O tempo estava fechado na Grande São Paulo na noite de 2 de março de 1996, um sábado. Uma espessa neblina cobria parte da Serra da Cantareira quando, por volta das 23h15, um jato executivo Learjet avançou por sobre as árvores, atravessou a cortina de névoa fria e colidiu na mata. Os nove ocupantes morreram: os dois tripulantes, um segurança, um assistente de palco e os cinco jovens músicos dos Mamonas Assassinas.

Alecsander Alves (Dinho), de 24 anos, vocalista e líder da banda; Alberto Hinoto (Bento), de 26, guitarrista; Júlio Cesar Barbosa (Júlio Rasec), de 28, tecladista; e os irmãos Samuel e Sérgio Reis de Oliveira (Samuel e Sérgio Reoli), de 22 e 26, respectivamente baixista e baterista, voltavam de um show em Brasília, o último de uma exaustiva turnê pelo país. No mesmo avião estavam o piloto, Jorge Martins, o copiloto, Alberto Takeda, e dois funcionários da banda: o segurança Sérgio Saturnino Porto e o roadie (e primo de Dinho) Isaac Souto.

Naquela noite, os pais de Dinho foram, a pedido do filho, busca-lo no Aeroporto de Cumbica, em Guarulhos, na Grande São Paulo (mesma cidade onde toda a banda vivia). Em entrevista ao G1, a dona de casa Célia Alves, de 62 anos, lembrou a agonia da espera pelo filho.

“Ficamos esperando, de olho naquela bendita porta que se abre, e achei estranho a demora.” Ao lado do marido, Hidelbrando Alves, e da namorada do filho, Valéria Zopello, ela notou que a preocupação tomava o semblante dos três. “Pensei: ‘Poxa vida, esse avião vai descer com esse tempo?’ Falei: ‘Ah, vou tirar esse pensamento da cabeça. Isso não é bom’. Pedia a Deus que ele chegasse bem.”

Depois de algumas horas, o casal foi até o balcão de informações do aeroporto. “Eu perguntei e disseram que parecia que o avião tinha um probleminha. Mas avião não tem probleminha. Ou tem problema ou não tem”, disse o corretor de imóveis Hidelbrando Alves, de 68 anos.

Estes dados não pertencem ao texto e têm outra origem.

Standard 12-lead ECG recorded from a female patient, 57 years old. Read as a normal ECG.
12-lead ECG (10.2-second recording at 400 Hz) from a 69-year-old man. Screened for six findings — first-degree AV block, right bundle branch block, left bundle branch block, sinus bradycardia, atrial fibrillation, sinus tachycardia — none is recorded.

Depois, um funcionário veio com a informação mais temida. “Disse: ‘Perdemos o avião’. Eu respondi: ‘Como? Se perde uma agulha, um avião não’”, disse Célia.

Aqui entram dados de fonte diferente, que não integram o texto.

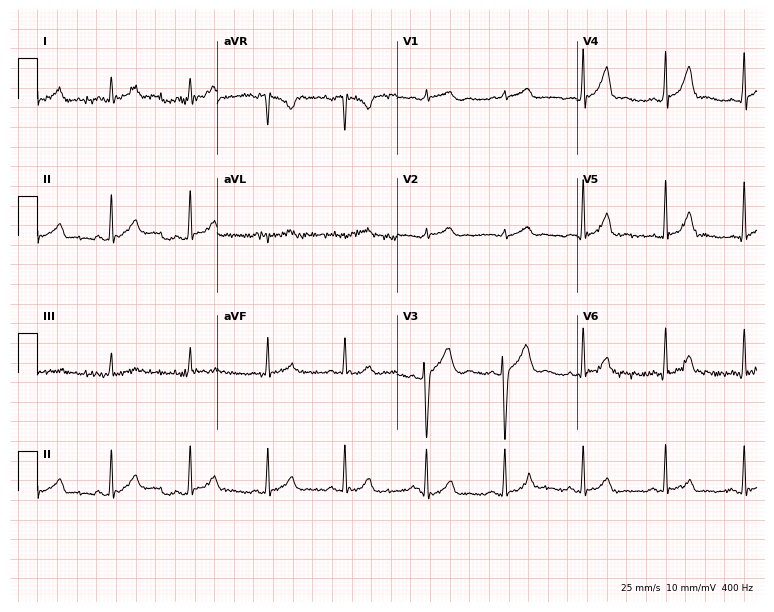
Electrocardiogram, a man, 18 years old. Overall reading on record: normal ECG.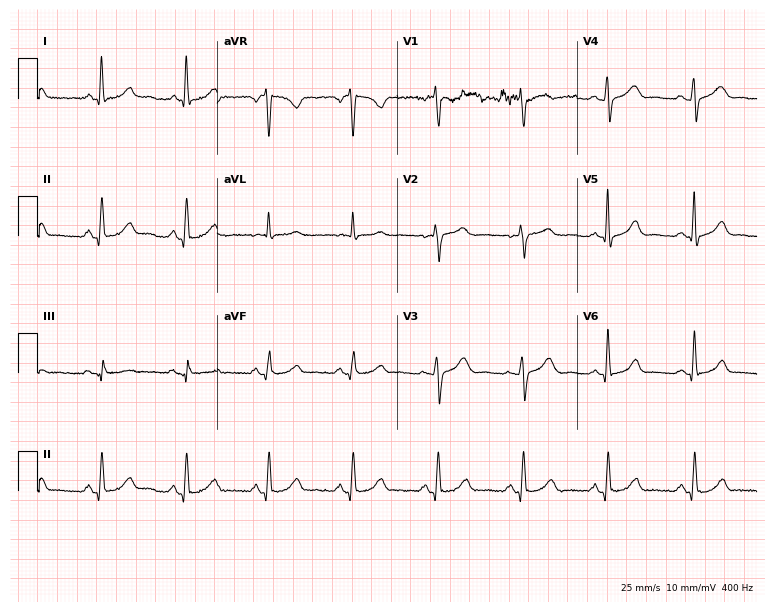
Electrocardiogram (7.3-second recording at 400 Hz), a 45-year-old female patient. Overall reading on record: normal ECG.

Naquele dia e na semana seguinte, milhões de fãs choraram o fim da banda, que havia estourado em 1995 e vendeu, em nove meses apenas, mais de 1,2 milhão de discos, segundo o produtor musical dos Mamonas, Rick Bonadio. “Ganharam disco de diamante na época. Hoje já passam de 5 milhões de cópias.”

Até chegar ao público (a maioria infantil), com suas letras cheias de duplo sentido e arranjos que variam do rock pesado ao forró, o caminho dos cinco jovens foi cheio de desafios, muitos deles infrutíferos, mas com humor e perseverança.

Utopia

O embrião dos Mamonas foi uma banda de rock pop que se inspirava em Legião Urbana e Cazuza: o Utopia. A primeira formação contava apenas com Bento Hinoto e os irmãos Reoli. Em um show no Parque Cecap, bairro próximo de Cumbica muito frequentado por adolescentes, os músicos receberam um pedido dos fãs: tocar “Sweet Child O’Mine”, sucesso dos Guns N’ Roses.

“O Dinho disse que sabia cantar a música em inglês, subiu lá no palco. Não sabia, mas sabia improvisar. Aí convidaram ele para a banda e ele foi”, disse o pai do cantor. Depois entraram o tecladista Márcio Araújo e Júlio Rasec (um “roadie” que fazia de tudo um pouco, desde ajudar em percussões até filmar e dirigir o clipe da banda).

Com sucesso no Parque Cecap, eles foram até o estúdio de Rick Bonadio, então jovem produtor musical. “Era um rock influenciado pelos anos 80, embora estivéssemos no início dos anos 90. As letras eram sérias e até tristes e os, meninos muito divertidos.” Com seis músicas, o LP teve tiragem de mil cópias. Destas, apenas 100 foram vendidas. ““O Dinho dizia que Utopia era mundialmente conhecido no Parque Cecap”, brincou Hidelbrando.

Isso não desanimou os músicos. “Se eles tivessem desanimado, teriam procurado outra profissão. Mas o Dinho falava: ‘Não, eu vou ser famoso, eu vou fazer sucesso’. Sempre com aquela garra”, lembrou Célia.